> **Directions**: Would you output the lines from the one containing "Portrait of Martín Malharro (1865-1911)" through the final line of the entries, exactly and with pictures omitted?

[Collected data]
☆ ☆ ☆ ☆

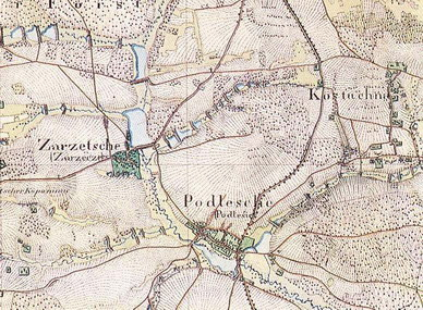 Fragment mapy z 1827. Autor nieznany. Źródło: Biblioteka Miejska w Kostuchnie
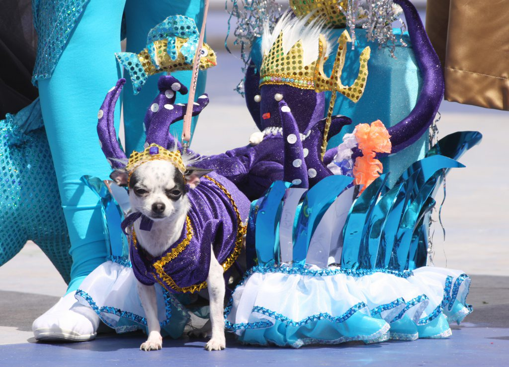 Canaval Canino del Carnaval de Las Palmas de Gran Canaria. Cloe (chihuahua) con la fantasía "Úrsula ataca a la Sirenita debajo del mar", presentada por Yaiza Quevedo Martín. Obteniendo el premio a la Originalidad 2011.
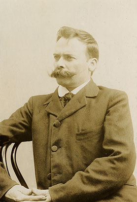 Portrait of Martín Malharro (1865-1911)
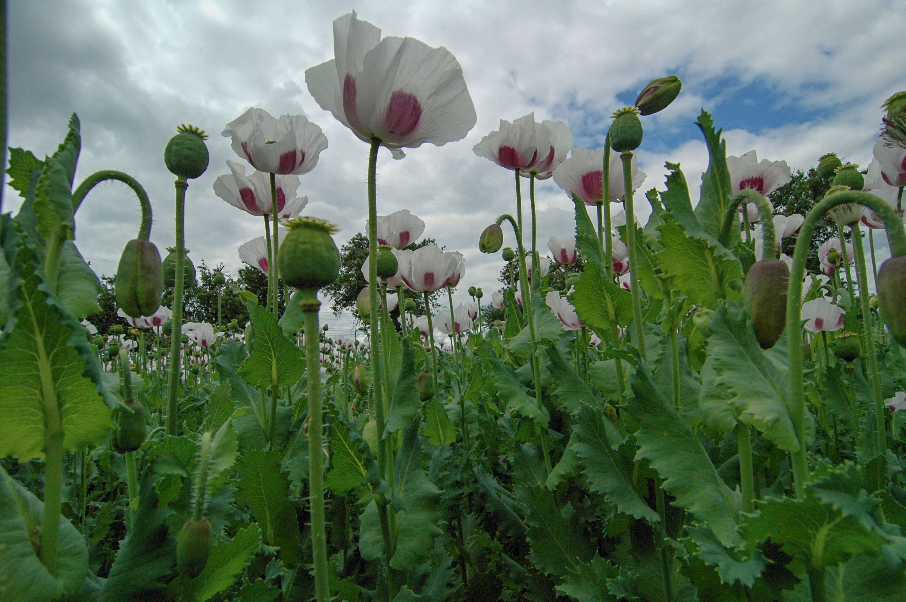 Červený Újezd, o.Praha-západ, Výzkumná stanice ČZU v Praze, Český modrý mák, bíle kvetoucí odrůda (převažuje u potravinářských máků)
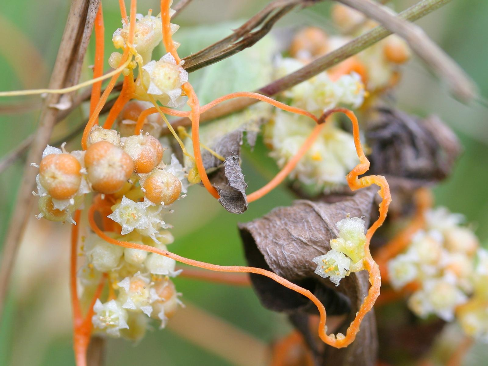 Nordamerikanische Seide (Cuscuta campestris)
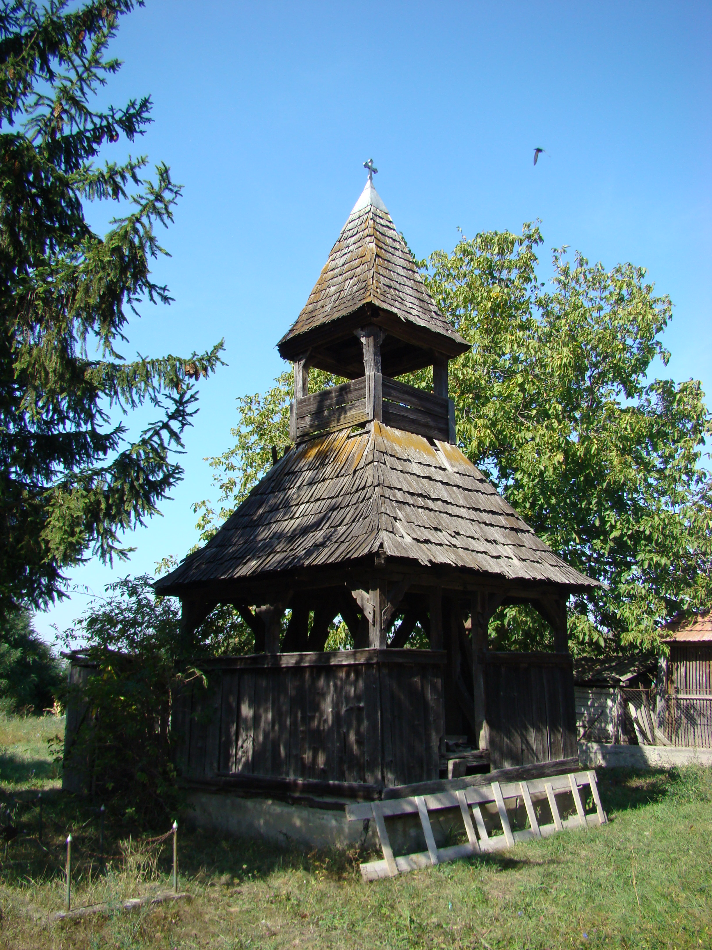 Biserica de lemn „Sf.Arhangheli” din Cerghizel-județul Mureș

☆ ☆ ☆ ☆

> **Task output**:
 Portrait of Martín Malharro (1865-1911)
 Červený Újezd, o.Praha-západ, Výzkumná stanice ČZU v Praze, Český modrý mák, bíle kvetoucí odrůda (převažuje u potravinářských máků)
 Nordamerikanische Seide (Cuscuta campestris)
 Biserica de lemn „Sf.Arhangheli” din Cerghizel-județul Mureș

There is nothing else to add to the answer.